[[ DATA open ]]

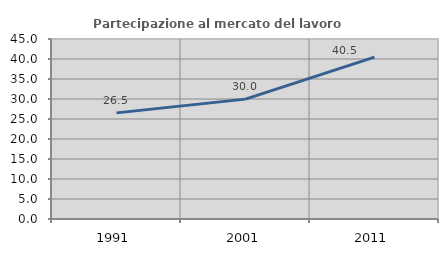
| Category | Partecipazione al mercato del lavoro  femminile |
|---|---|
| 1991.0 | 26.531 |
| 2001.0 | 29.968 |
| 2011.0 | 40.483 |
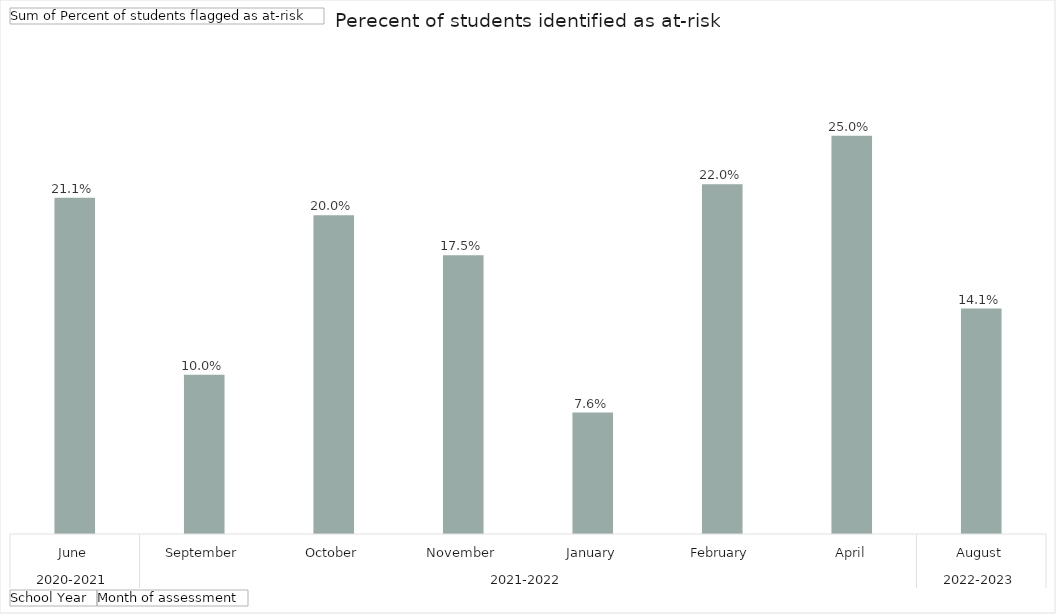
| Category | Total |
|---|---|
| 0 | 0.211 |
| 1 | 0.1 |
| 2 | 0.2 |
| 3 | 0.175 |
| 4 | 0.076 |
| 5 | 0.22 |
| 6 | 0.25 |
| 7 | 0.141 |
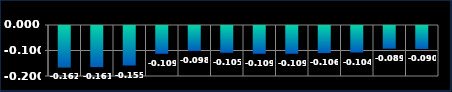
| Category | Series 0 |
|---|---|
| 0 | -0.162 |
| 1 | -0.161 |
| 2 | -0.155 |
| 3 | -0.109 |
| 4 | -0.098 |
| 5 | -0.105 |
| 6 | -0.109 |
| 7 | -0.109 |
| 8 | -0.106 |
| 9 | -0.104 |
| 10 | -0.089 |
| 11 | -0.09 |
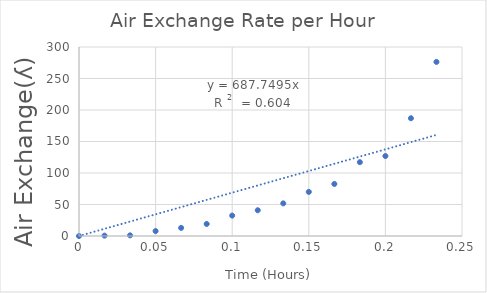
| Category | Series 0 |
|---|---|
| 0.0 | 0 |
| 0.016666666666666666 | 0.584 |
| 0.03333333333333333 | 1.04 |
| 0.05 | 7.817 |
| 0.06666666666666667 | 12.847 |
| 0.08333333333333333 | 19.107 |
| 0.1 | 32.444 |
| 0.11666666666666667 | 40.862 |
| 0.13333333333333333 | 51.757 |
| 0.15 | 69.988 |
| 0.16666666666666666 | 82.599 |
| 0.18333333333333332 | 117.187 |
| 0.2 | 126.923 |
| 0.21666666666666667 | 186.923 |
| 0.23333333333333334 | 276.329 |
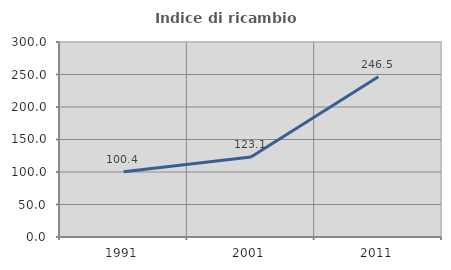
| Category | Indice di ricambio occupazionale  |
|---|---|
| 1991.0 | 100.386 |
| 2001.0 | 123.109 |
| 2011.0 | 246.497 |
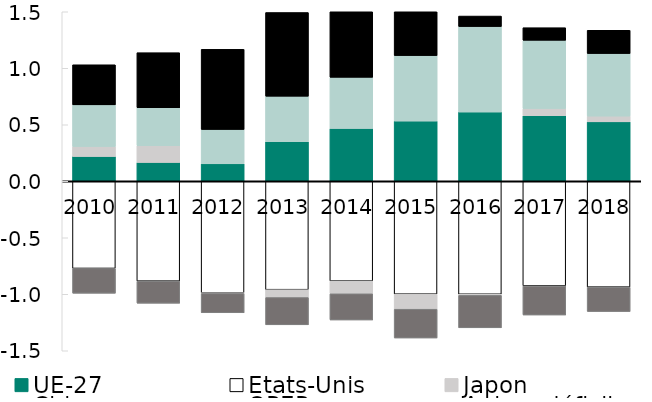
| Category | UE-27 | États-Unis | Japon | Chine | OPEP | Autres déficits |
|---|---|---|---|---|---|---|
| 2010.0 | 0.219 | -0.772 | 0.088 | 0.369 | 0.355 | -0.219 |
| 2011.0 | 0.167 | -0.884 | 0.148 | 0.336 | 0.488 | -0.195 |
| 2012.0 | 0.154 | -0.987 | -0.006 | 0.305 | 0.709 | -0.171 |
| 2013.0 | 0.35 | -0.96 | -0.069 | 0.403 | 0.741 | -0.242 |
| 2014.0 | 0.467 | -0.883 | -0.113 | 0.452 | 0.627 | -0.231 |
| 2015.0 | 0.532 | -0.999 | -0.133 | 0.58 | 0.498 | -0.254 |
| 2016.0 | 0.613 | -1 | -0.01 | 0.756 | 0.093 | -0.287 |
| 2017.0 | 0.581 | -0.926 | 0.063 | 0.604 | 0.112 | -0.257 |
| 2018.0 | 0.526 | -0.937 | 0.051 | 0.554 | 0.206 | -0.215 |
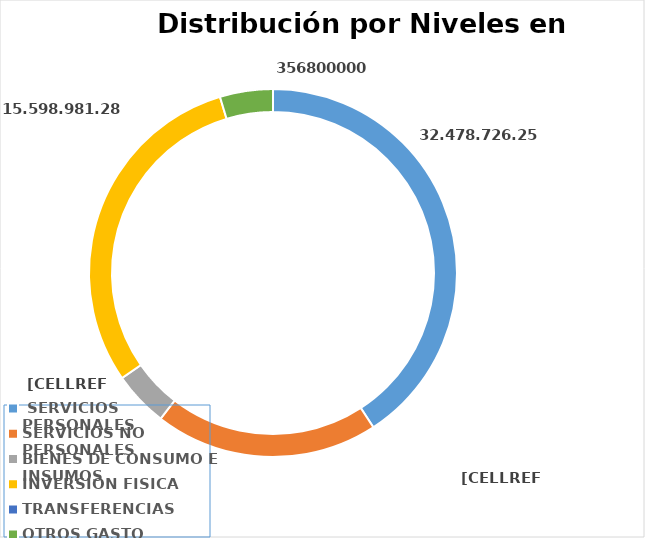
| Category | Series 0 | Series 1 |
|---|---|---|
|  SERVICIOS PERSONALES |  | 31293075159 |
| SERVICIOS NO PERSONALES |  | 15051524351 |
| BIENES DE CONSUMO E INSUMOS |  | 3730349948 |
| INVERSIÓN FISICA |  | 23011313475 |
| TRANSFERENCIAS |  | 0 |
| OTROS GASTO |  | 3568000000 |
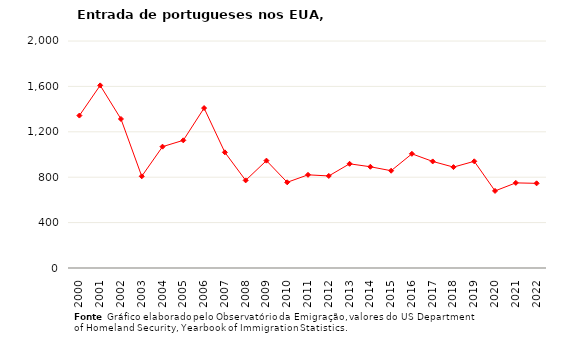
| Category | Entradas de portugueses |
|---|---|
| 2000.0 | 1343 |
| 2001.0 | 1609 |
| 2002.0 | 1313 |
| 2003.0 | 808 |
| 2004.0 | 1069 |
| 2005.0 | 1125 |
| 2006.0 | 1409 |
| 2007.0 | 1019 |
| 2008.0 | 772 |
| 2009.0 | 946 |
| 2010.0 | 755 |
| 2011.0 | 821 |
| 2012.0 | 811 |
| 2013.0 | 918 |
| 2014.0 | 892 |
| 2015.0 | 857 |
| 2016.0 | 1006 |
| 2017.0 | 939 |
| 2018.0 | 889 |
| 2019.0 | 940 |
| 2020.0 | 679 |
| 2021.0 | 750 |
| 2022.0 | 746 |
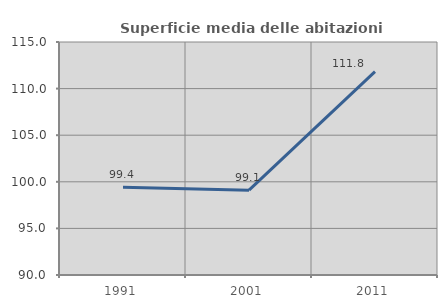
| Category | Superficie media delle abitazioni occupate |
|---|---|
| 1991.0 | 99.427 |
| 2001.0 | 99.102 |
| 2011.0 | 111.826 |
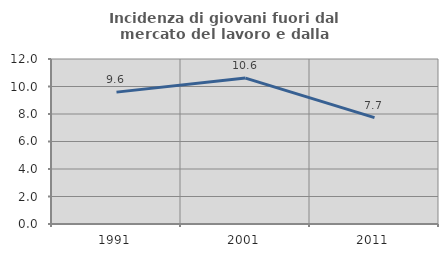
| Category | Incidenza di giovani fuori dal mercato del lavoro e dalla formazione  |
|---|---|
| 1991.0 | 9.592 |
| 2001.0 | 10.611 |
| 2011.0 | 7.732 |
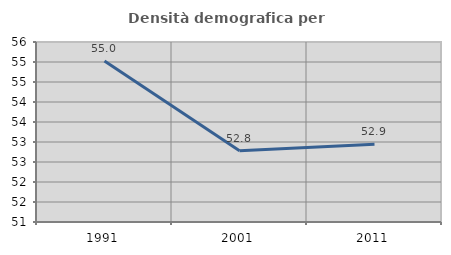
| Category | Densità demografica |
|---|---|
| 1991.0 | 55.022 |
| 2001.0 | 52.78 |
| 2011.0 | 52.944 |
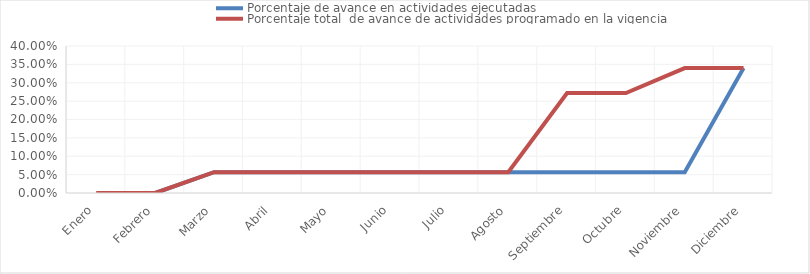
| Category | Porcentaje de avance en actividades ejecutadas | Porcentaje total  de avance de actividades programado en la vigencia |
|---|---|---|
| 0 | 0 | 0 |
| 1 | 0 | 0 |
| 2 | 0.057 | 0.057 |
| 3 | 0.057 | 0.057 |
| 4 | 0.057 | 0.057 |
| 5 | 0.057 | 0.057 |
| 6 | 0.057 | 0.057 |
| 7 | 0.057 | 0.057 |
| 8 | 0.057 | 0.272 |
| 9 | 0.057 | 0.272 |
| 10 | 0.057 | 0.34 |
| 11 | 0.34 | 0.34 |
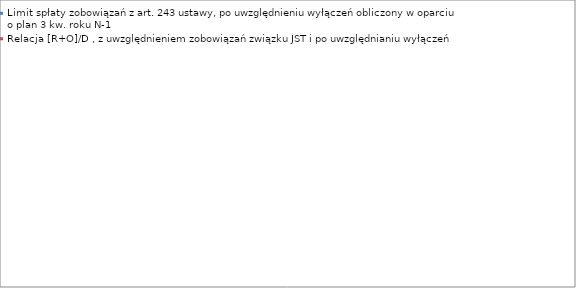
| Category | Limit spłaty zobowiązań z art. 243 ustawy, po uwzględnieniu wyłączeń obliczony w oparciu o plan 3 kw. roku N-1 | Relacja [R+O]/D , z uwzględnieniem zobowiązań związku JST i po uwzględnianiu wyłączeń |
|---|---|---|
| 2014.0 | 0.189 | 0.058 |
| 2015.0 | 0.219 | 0 |
| 2016.0 | 0.183 | 0 |
| 2017.0 | 0.188 | 0 |
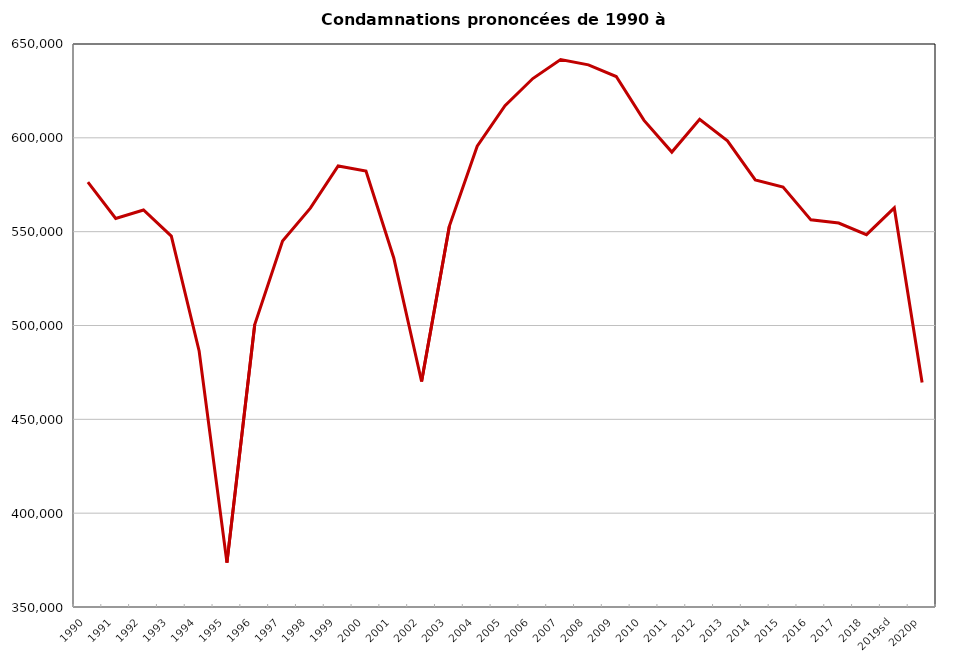
| Category | Condamnations |
|---|---|
| 1990 | 576364 |
| 1991 | 557055 |
| 1992 | 561543 |
| 1993 | 547610 |
| 1994 | 486444 |
| 1995 | 373660 |
| 1996 | 500536 |
| 1997 | 545046 |
| 1998 | 562511 |
| 1999 | 585032 |
| 2000 | 582249 |
| 2001 | 535990 |
| 2002 | 470180 |
| 2003 | 552962 |
| 2004 | 595525 |
| 2005 | 617103 |
| 2006 | 631590 |
| 2007 | 641678 |
| 2008 | 638871 |
| 2009 | 632674 |
| 2010 | 609277 |
| 2011 | 592402 |
| 2012 | 609844 |
| 2013 | 598353 |
| 2014 | 577586 |
| 2015 | 573746 |
| 2016 | 556296 |
| 2017 | 554619 |
| 2018 | 548411 |
| 2019sd | 562668 |
| 2020p | 469571 |

[[ DATA closed ]]

| TASK STATEMENT |
"11 | -0.09 |" marks the last line to keep. Retype every line from the start of the entries through that one, exactly, and drop the pictures.

| ANSWER BOX |
| Category | Partecipazione al mercato del lavoro  femminile |
|---|---|
| 1991.0 | 26.531 |
| 2001.0 | 29.968 |
| 2011.0 | 40.483 |
| Category | Total |
|---|---|
| 0 | 0.211 |
| 1 | 0.1 |
| 2 | 0.2 |
| 3 | 0.175 |
| 4 | 0.076 |
| 5 | 0.22 |
| 6 | 0.25 |
| 7 | 0.141 |
| Category | Series 0 |
|---|---|
| 0 | -0.162 |
| 1 | -0.161 |
| 2 | -0.155 |
| 3 | -0.109 |
| 4 | -0.098 |
| 5 | -0.105 |
| 6 | -0.109 |
| 7 | -0.109 |
| 8 | -0.106 |
| 9 | -0.104 |
| 10 | -0.089 |
| 11 | -0.09 |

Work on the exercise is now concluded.